Why bother with these details? I see it as a strategy to tackle the problem that Woods and Cook refer to in Perspectives on Human Error: Hindsight Biases and Local Rationality as the problem of inert knowledge. There may be information about that we learned at some point, but we can’t bring it to bear when an incident is happening. However, we humans are good at remembering other incidents! And so, my hope is that when an operational surprise happens, someone will remember “Oh yeah, I remember reading about something like this when incident XYZ happened”, and then they can go look up the incident writeup to incident XYZ and see the details that they need to help them respond.

In other words, the previous incidents act as keys, and the content of the incident write-ups act as the value. If you make the incident write-ups memorable, then people may just remember enough about them to look up the write-ups and page in details about the relevant tools right when they need them.

Second-class interactions are a first-class risk

Below is a screenshot of Vizceral, a tool that was built by a former teammate of mine at Netflix. It provides a visualization of the interactions between the various microservices.

Vizceral uses moving dots to depict how requests are currently flowing through the Netflix microservice architecture. Vizceral is able to do its thing because of the platform tooling, which provides support for generating a visualization like this by exporting a standard set of inter-process communication (IPC) metrics.

What you don’t see depicted here are the interactions between those microservices and the telemetry platform that ingest these metrics. There’s also logging and tracing data, and those get shipped off-box via different channels, but none of those channels show up in this diagram.

In fact, this visualization doesn’t represent interactions with any of the platform services. You won’t see bubbles that represent the compute platform or the CI/CD platform represented in a diagram like this, even though those platform services all interact with these application services in important ways.

I call the first category of interactions, the ones between the application services, as first-class, and the second category, the ones where the interactions involve platform services, as second-class. It’s those second-class interactions that I want to say more about.

These second-class interactions tend to have a large blast radius, because successful platforms by their nature have a large blast radius. There’s a reason why there’s so much havoc out in the world when AWS’s us-east-1 region has a problem: because so many services out there are using us-east-1 as a platform. Similarly, if you have a successful platform within your organization, then by definition it’s going to see a lot of use, which means that if it experiences a problem, it can do a lot of damage.

These platforms are generally more reliable than the applications that run atop them, because they have to be: platforms naturally have higher reliability requirements than the applications that run atop them. They have these requirements because they have a large blast radius. A flaky platform is a platform that contributes to multiple high-severity outages, and systems that contribute to multiple high-severity outages are the systems were reliability work gets prioritized.

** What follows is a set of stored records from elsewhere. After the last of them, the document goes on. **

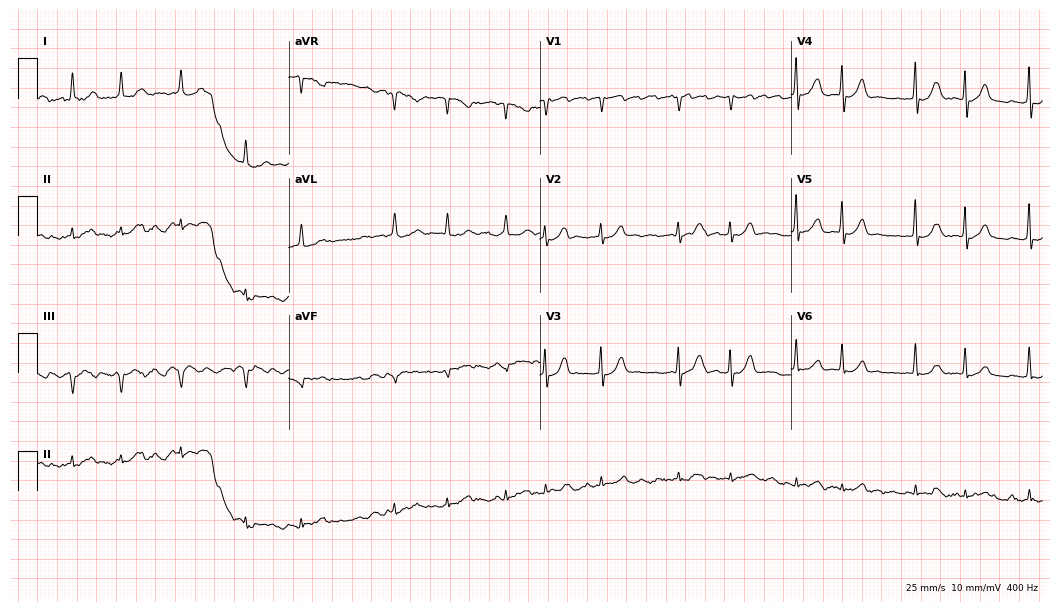
ECG (10.2-second recording at 400 Hz) — an 80-year-old woman. Findings include atrial fibrillation.
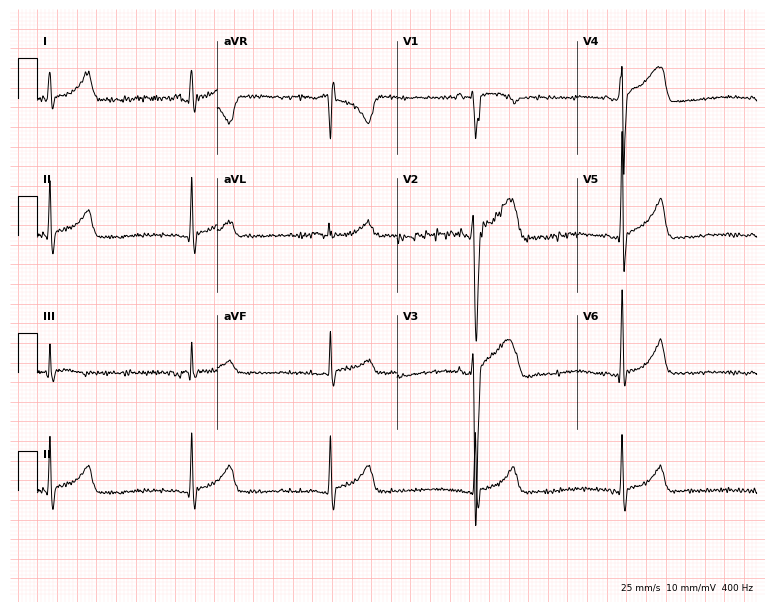
Resting 12-lead electrocardiogram (7.3-second recording at 400 Hz). Patient: a male, 18 years old. The tracing shows sinus bradycardia (a sinus rate of 50 beats per minute or less).
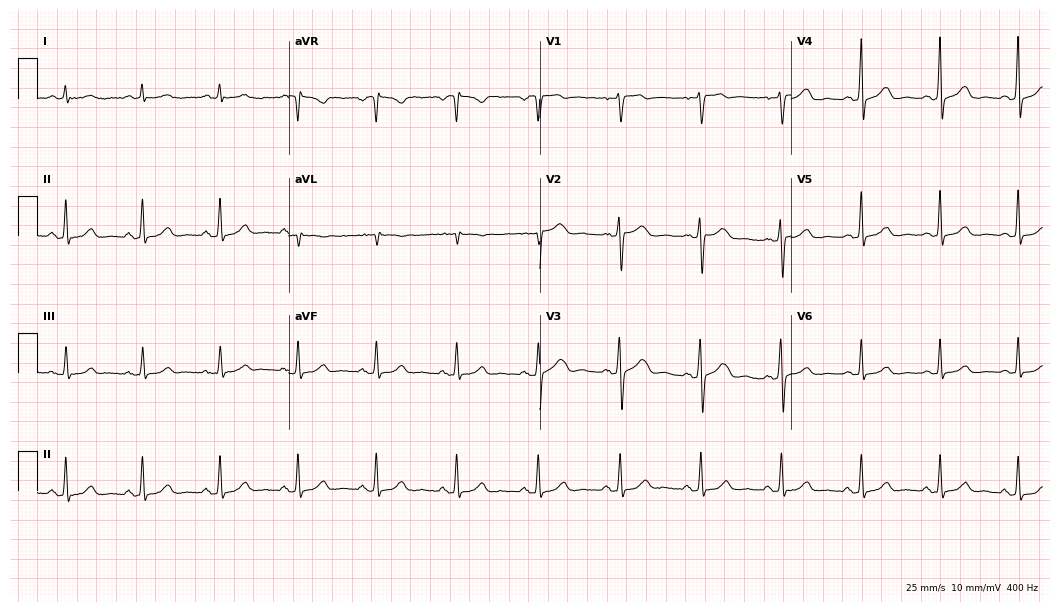
Standard 12-lead ECG recorded from a female, 45 years old (10.2-second recording at 400 Hz). Read as a normal ECG.
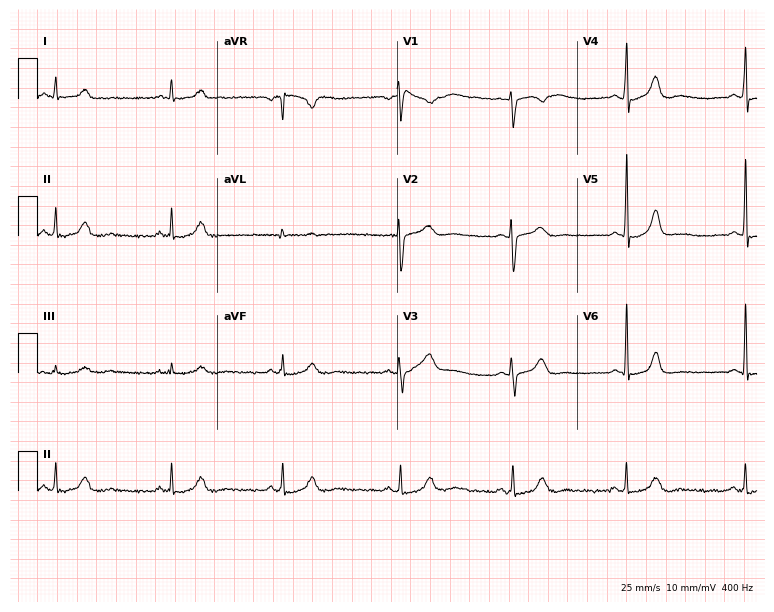
Standard 12-lead ECG recorded from a 32-year-old female (7.3-second recording at 400 Hz). None of these six findings is recorded: first-degree AV block, right bundle branch block, left bundle branch block, sinus bradycardia, atrial fibrillation, sinus tachycardia. Findings outside these six are not listed.
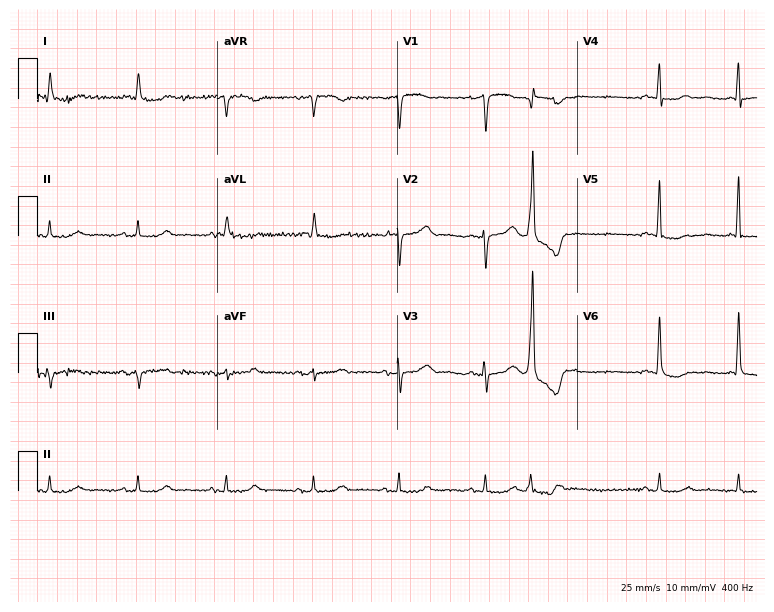
Resting 12-lead electrocardiogram. Patient: a female, 85 years old. None of these six findings is recorded: first-degree AV block, right bundle branch block, left bundle branch block, sinus bradycardia, atrial fibrillation, sinus tachycardia. Findings outside these six are not listed.
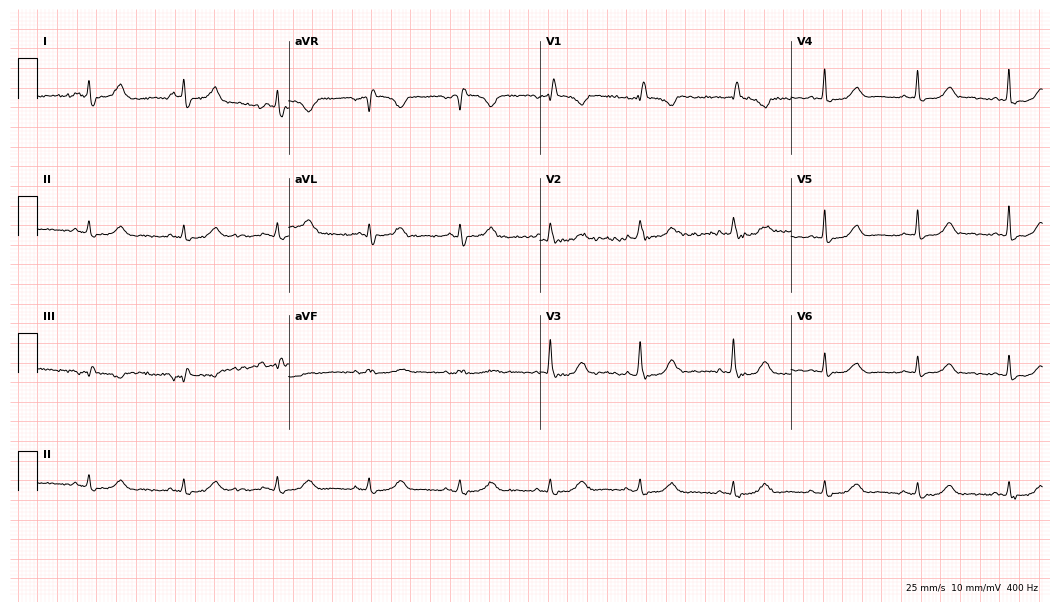
Standard 12-lead ECG recorded from a woman, 75 years old. The tracing shows right bundle branch block.

And a reliable system is a system whose details you aren’t aware of, because you don’t need to be. If my car is very reliable, then I’m not going to build an accurate mental model of how my car works, because I don’t need to: it just works. In her book Human-Machine Reconfigurations: Plans and Situated Actions, the anthropologist Lucy Suchman used the term representation to describe the activity of explicitly constructing a mental model of how a piece of technology works, and she noted that this type of cognitive work only happens when we run into trouble. As Suchman puts it:

[R]epresentation occurs when otherwise transparent activity becomes in some way problematic

Hence the irony: these second-class interactions tend not to be represented in our system models when we talk about reliability, because they are generally not problematic.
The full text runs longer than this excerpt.